In her work, Oviloo also addressed the suicide, in 1997, of her thirteen-year-old daughter, Komajuk. Mental anguish is expressed in a number of Oviloo’s sculptures from this date on, beginning with Grieving Woman, 1997. In 2000, she created a nude and vulnerable Crying Woman, her face buried in arms folded on knees drawn up into herself. In both of these, covered faces cut the figures off emotionally from the outside world and create focused images of isolation and sadness. 

 

The unorthodox expression of inner states of mind was also a powerful feature of the graphic art and sculpture of Oviloo’s brother Jutai Toonoo (1959–2015), who may have been influenced by his sister.
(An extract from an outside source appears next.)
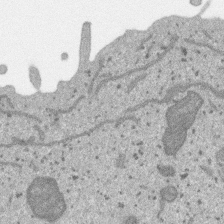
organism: Human
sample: Lung epithelial cells infected with SARS-CoV-2

Both artists uniquely created human forms and figures devoid of a narrative context. Jutai’s non-narrative images of human heads and figures, such as Paranoid, 2012, are deeply personal and often portray restless sleep or dreamlike states. A bipolar disorder influenced his fierce independence from conventional subjects. Both he and Oviloo created their unique imagery in a community that had deep roots in culturally specific and narrative art forms.

 

Oviloo Tunnillie, Woman Covering Her Face, 2000, stone, 37.2 x 14.6 x 7 cm, collection of Jane Ross. 

Jutai Toonoo, Paranoid, 2012, graphite, coloured pencils on paper, 50 x 65 cm, Winnipeg Art Gallery.